[The Reason Why by Elinor Glyn]@TWC D-Link bookThe Reason Why CHAPTER XX 4/7
And any close observer who knew him would have seen that there was a change in his whole expression, since the same time the last week. The impossible disappointment of everything! What kind of a nature could his wife have, to be so absolutely mute and unresponsive as she had been? He felt glad he had not given her the chance to snub him again. These last days he had been able to keep to his determination, and at all events did not feel himself humiliated.
How long would it be before he should cease to care for her? He hoped to God--soon, because the strain of crushing his passionate desires was one which no man could stand long. The little, mutinous face, with its alluring, velvet, white skin, her slightly full lips, all curved and red, and tempting, and anything but cold in shape, and the extraordinary magnetic attraction of her whole personality, made her a most dangerous thing; and then his thoughts turned to the vision of her hair undone that he had had on that first evening at Dover.
He had said once to Francis Markrute, he remembered, that these great passions were "storybook stuff." Good God! Well, in those days he had not known. He thought, as he returned from his honeymoon this day, that he could not be more frightfully unhappy, but he was really only beginning the anguish of the churning of his soul--if he had known. And Zara sat in her armchair, and pretended to read; but when he glanced at her he saw that it was a farce and that her expressive eyes were again quite blank. And finally, after the uncomfortable hours, they arrived at Calais and went to the boat. Here Zara seemed to grow anxious again and on the alert, and, stepping forward, asked Higgins to inquire if there was a telegram for her, addressed to the ship.
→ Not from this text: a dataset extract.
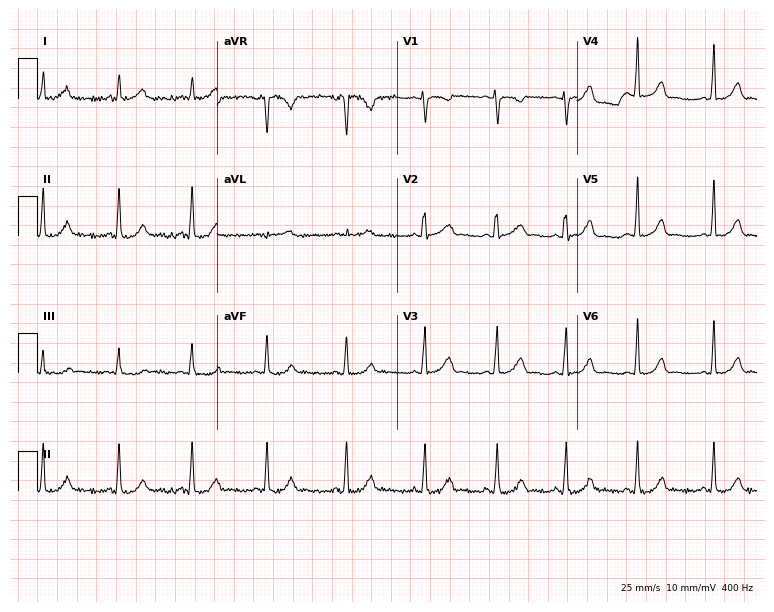
ECG — a 19-year-old female patient. Labelled as a normal ECG.

But there was not, and she subsided once more quietly and sat in their cabin. Tristram did not even attempt to play the part of the returning bridegroom beyond the ordinary seeing to her comfort about which he had never failed; he left her immediately and remained for all the voyage on deck. And when they reached Dover Zara's expectancy showed again, but it was not until they were just leaving the station that a telegram was thrust through the window and he took it from the boy, while he could not help noticing the foreign form of address.
And a certainty grew in his brain that it was "that same cursed man!" He watched her face as she read it, and noticed the look of relief as, quite unconscious of his presence, his bride absently spread the paper out.